The answer must be an exact copy of the lines from the one containing "Laguna Pagarisha, ubicada" through the end of the records, with the pictures left out.
--- DATASET ENTRIES Enclosed Below ---
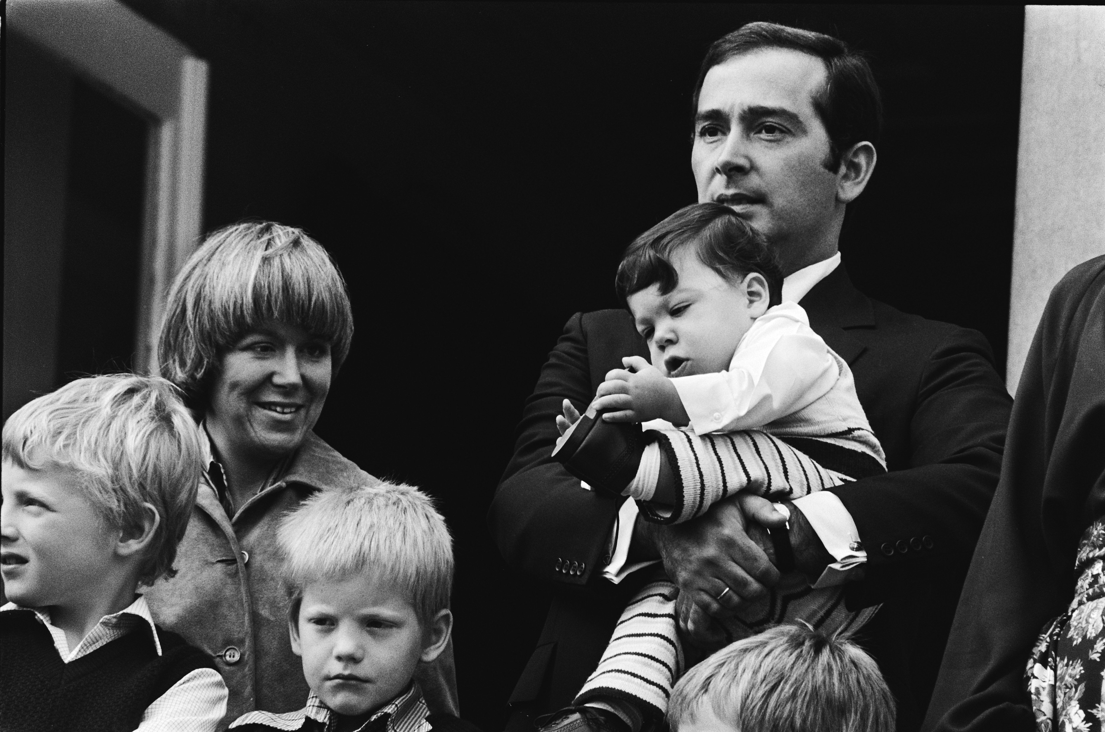 Collectie / Archief : Fotocollectie Anefo Reportage / Serie : [ onbekend ] Beschrijving : Defile Soestdijk 78; Prinses Christina en Jorge Guillermo met zoon Bernardo (close) Datum : 1 mei 1978 Locatie : Soestdijk, Utrecht Trefwoorden : Defiles Persoonsnaam : Bernardo, Christina, prinses, Guillermo, Jorge Fotograaf : Verhoeff, Bert / Anefo Auteursrechthebbende : Nationaal Archief Materiaalsoort : Negatief (zwart/wit) Nummer archiefinventaris : bekijk toegang 2.24.01.05 Bestanddeelnummer : 929-6981
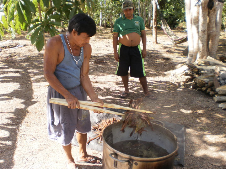 LA PREPARACION DE LA AYAHUASCA
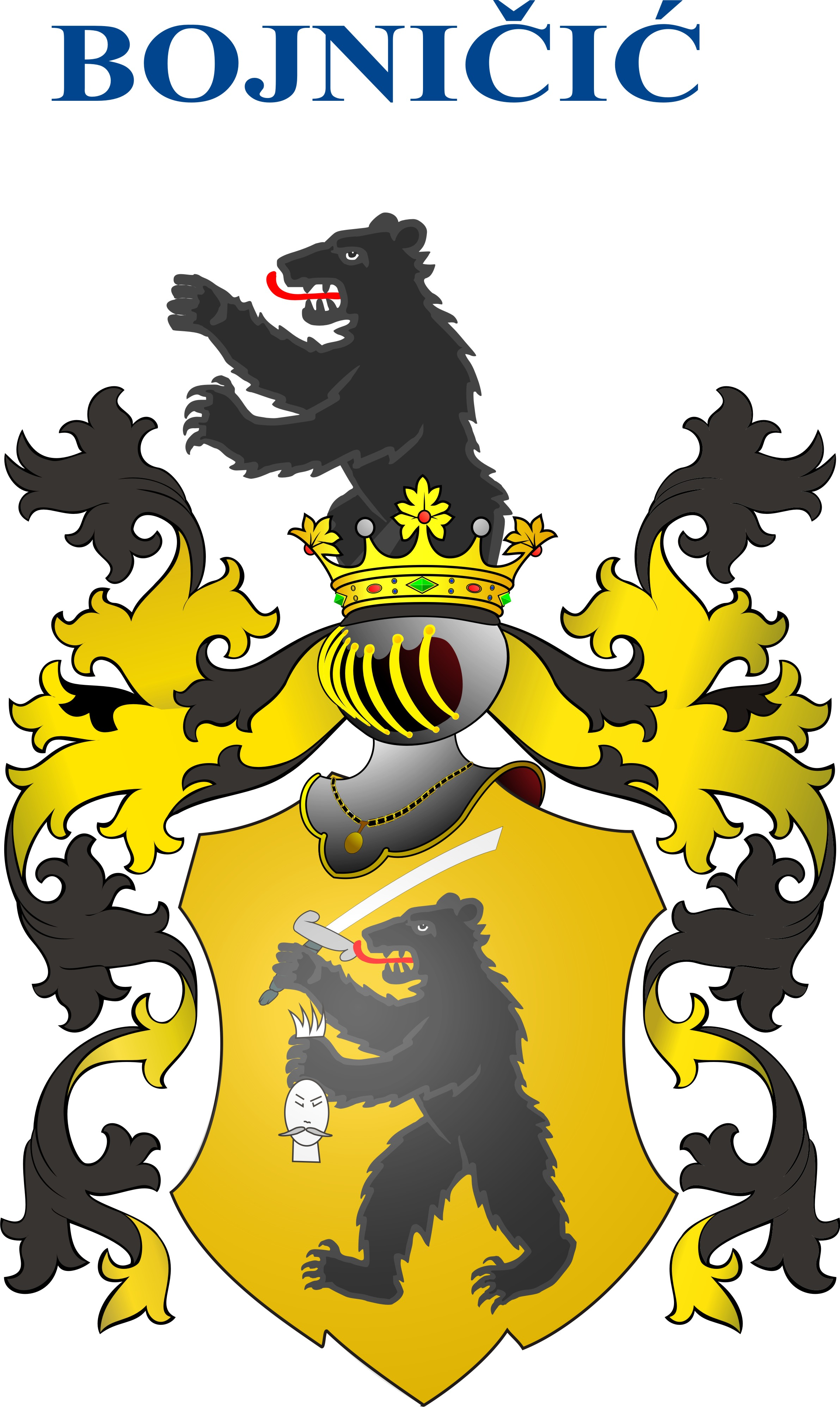 Grb obitelji Bojničić
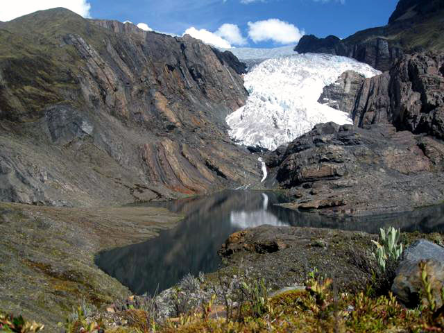 Laguna Pagarisha, ubicada en las faldas del nevado Perlilla. a 4462 msnm.
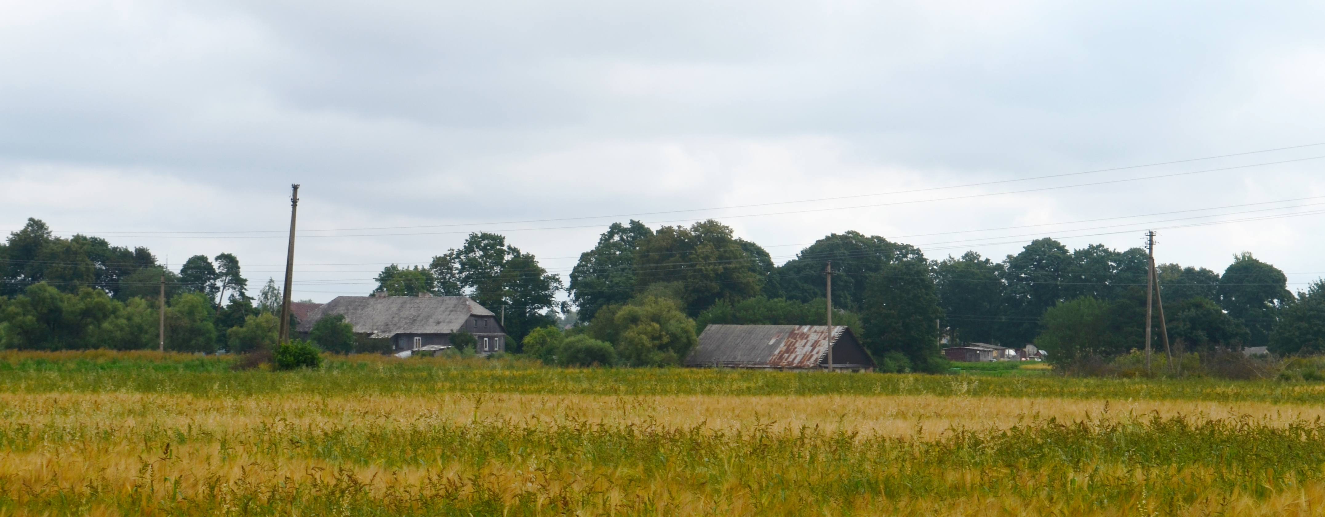 Palankesiai, Jonavos raj.
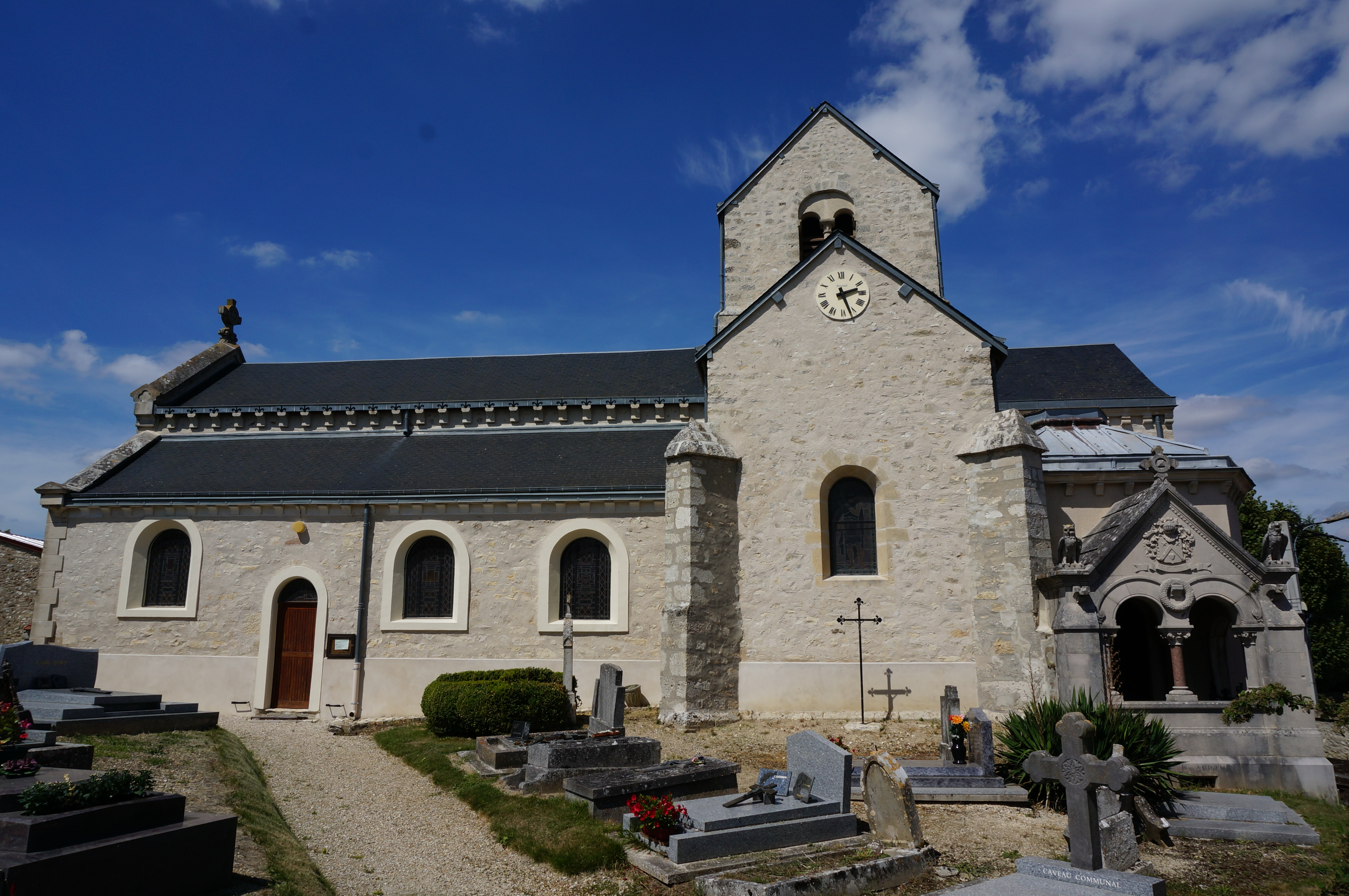 Dans le village .
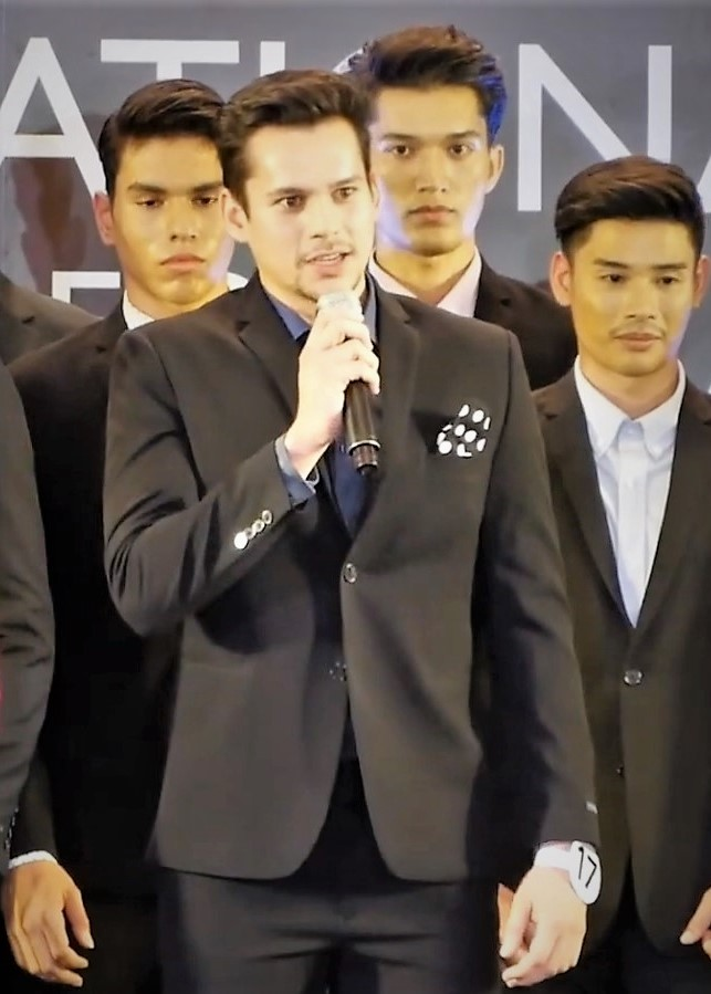 SMART LIVE : หนุ่มเควิน-อภิสิตธ์นันท์ คว้ามง Mister Supranational Thailand 2018 ฟินกันทั้งเวทีเลยล่ะค่ะ สำหรับเวทีการค้นหาหนุ่มหล่อ กับการประกวด Mister Supranational Thailand 2018 งานนี้ หนุ่มลูกครึ่งไอร์แลนด์ เควิน อภิสิตธ์นันท์ ดาโสม คว้ามงกุฏไปครอง พร้อมทำหน้าที่เป็นตัวแทนประเทศไทยเพื่อเข้าร่วมประกวดบรเวทีสุดยอดนายแบบระดับโลก Mister Supranational 2018 ที่ประเทศโปแลนด์ เดี่ยวเราไปฟังเสียงสัมภาษณ์ พร้อมความรู้สึกกันเลยค่ะ
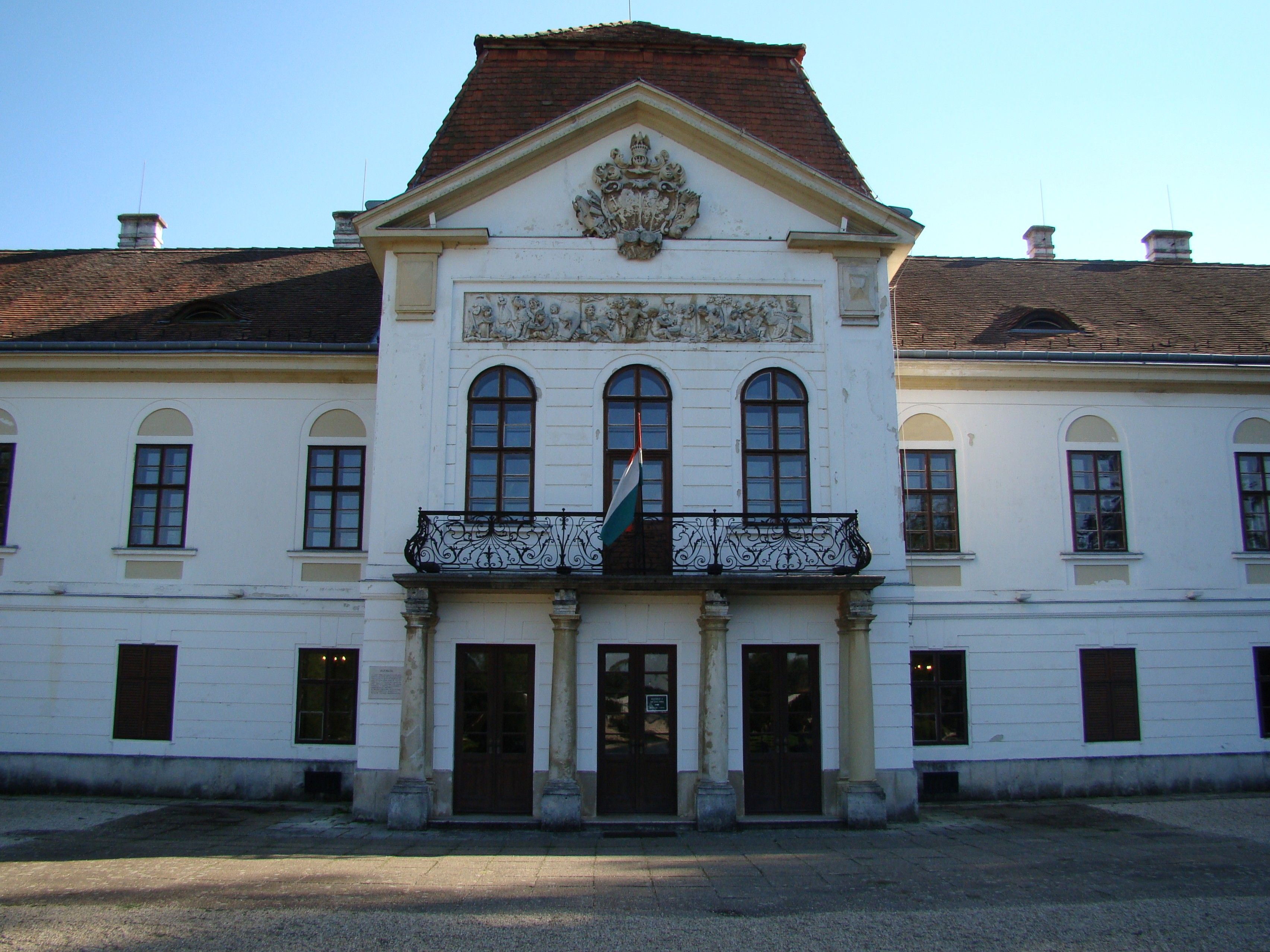 Széchenyi-kastély, Nagycenk – Széchenyi Emlékmúzeum This is a photo of a monument in Hungary. Identifier: 18191
--- End of Enclosed DATASET ENTRIES ---
-- RESPONSE FOR THIS EXERCISE --
 Laguna Pagarisha, ubicada en las faldas del nevado Perlilla. a 4462 msnm.
 Palankesiai, Jonavos raj.
 Dans le village .
 SMART LIVE : หนุ่มเควิน-อภิสิตธ์นันท์ คว้ามง Mister Supranational Thailand 2018 ฟินกันทั้งเวทีเลยล่ะค่ะ สำหรับเวทีการค้นหาหนุ่มหล่อ กับการประกวด Mister Supranational Thailand 2018 งานนี้ หนุ่มลูกครึ่งไอร์แลนด์ เควิน อภิสิตธ์นันท์ ดาโสม คว้ามงกุฏไปครอง พร้อมทำหน้าที่เป็นตัวแทนประเทศไทยเพื่อเข้าร่วมประกวดบรเวทีสุดยอดนายแบบระดับโลก Mister Supranational 2018 ที่ประเทศโปแลนด์ เดี่ยวเราไปฟังเสียงสัมภาษณ์ พร้อมความรู้สึกกันเลยค่ะ
 Széchenyi-kastély, Nagycenk – Széchenyi Emlékmúzeum This is a photo of a monument in Hungary. Identifier: 18191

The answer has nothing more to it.